In order to perform an FEC correction, the receiving device needs to collect and buffer all of the datagrams in a given row or column, along with the associated FEC datagram. This buffer adds delay to the end-to-end signal transmission, with the tradeoff that larger buffers mean more error resiliency. Implementers are faced with a dilemma: short rows and columns for low delays, or larger rows and columns for better protection against burst errors? Since each network and application is different, the standards will likely allow a wide range of settings for both row and column lengths.

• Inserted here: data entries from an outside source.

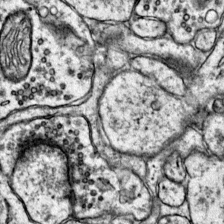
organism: Mouse
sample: Primary visual cortex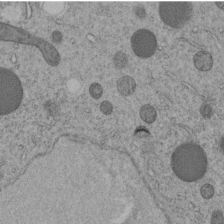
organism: C. elegans
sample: C. elegans embryo early stage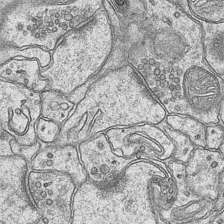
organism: Mouse
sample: CA1 Hippocampus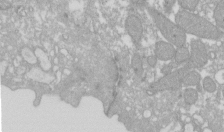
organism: Xenopus
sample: Cilia; centrioles in frog embryo cells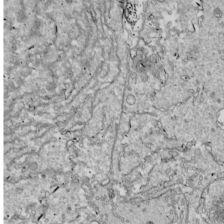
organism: Drosophila
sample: Cell division; meiosis; drosophila spermatocytes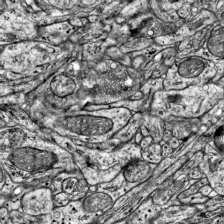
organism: Mouse
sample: Visual Cortex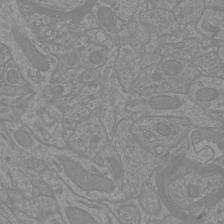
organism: Mouse
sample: Cortical neurons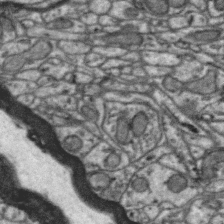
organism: Zebra finch
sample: Brain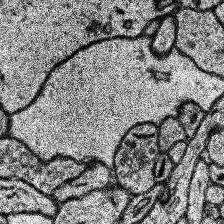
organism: Human
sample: Temporal Lobe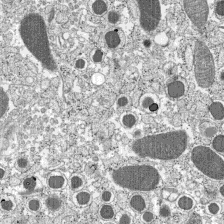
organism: C57BL Mouse
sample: Pancreatic islet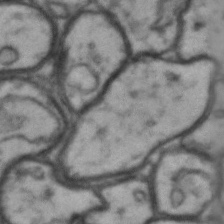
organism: Drosophila
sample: Brain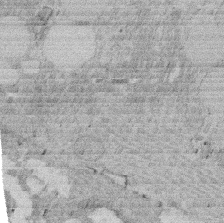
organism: Rat
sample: Salivary granule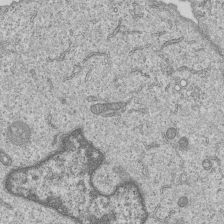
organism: Human
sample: MDA-MB-231 cells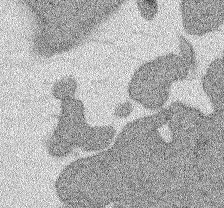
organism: Human
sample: HeLa cells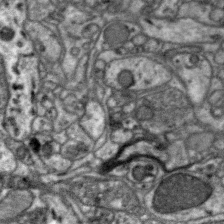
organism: Zebra finch
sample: Brain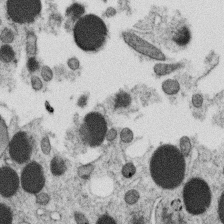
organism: C. elegans
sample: C. elegans oocyte; sperm cells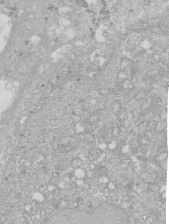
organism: Human
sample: Caco-2 cells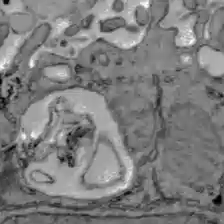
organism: C57BL Mouse
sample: Liver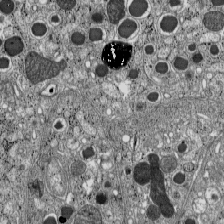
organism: C57BL Mouse
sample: Pancreatic islet

Another challenge for the creators of these standards is developing enhanced methods to handle variable-rate bit streams. Particularly in the case of low bit-rate streams, it may take a long time to fill up a buffer, meaning that signals could become excessively delayed. To solve this, additional null packets can be added to the buffer whenever the (user-controlled) maximum delay limit is reached. That way, when variable rate bit streams drop to a low data rate (such as when sending a still image), the overall delay through the end-to-end system will still be controlled.

With luck, these standards should be approved and released within the next 6-12 months. Already, some work is being done within the Video Services Forum to set up sessions for interoperability testing between vendors who are developing equipment that is intended to meet these new standards. The upcoming VidTrans conference, to be held Feb. 1-3, 2011, in Marina Del Rey, Calif., may be the first occasion where vendors publicly show this equipment, and, just possibly, the first public demonstration of interoperability. It's also fairly likely that by this time next year, it will be possible to buy standards-based uncompressed video over IP gear on the open market.

Disclaimer: Keep in mind that much of the information in this article is about standards that have not yet been fully approved and ratified. Until that process is complete, it would be foolish indeed to develop or release products that are based on concepts that could be revised or discarded at any time.

Wes Simpson

Wes Simpson is President of Telecom Product Consulting, an independent consulting firm that focuses on video and telecommunications products. He has 30 years experience in the design, development and marketing of products for telecommunication applications. He is a frequent speaker at industry events such as IBC, NAB and VidTrans and is author of the book Video Over IP and a frequent contributor to TV Tech. Wes is a founding member of the Video Services Forum.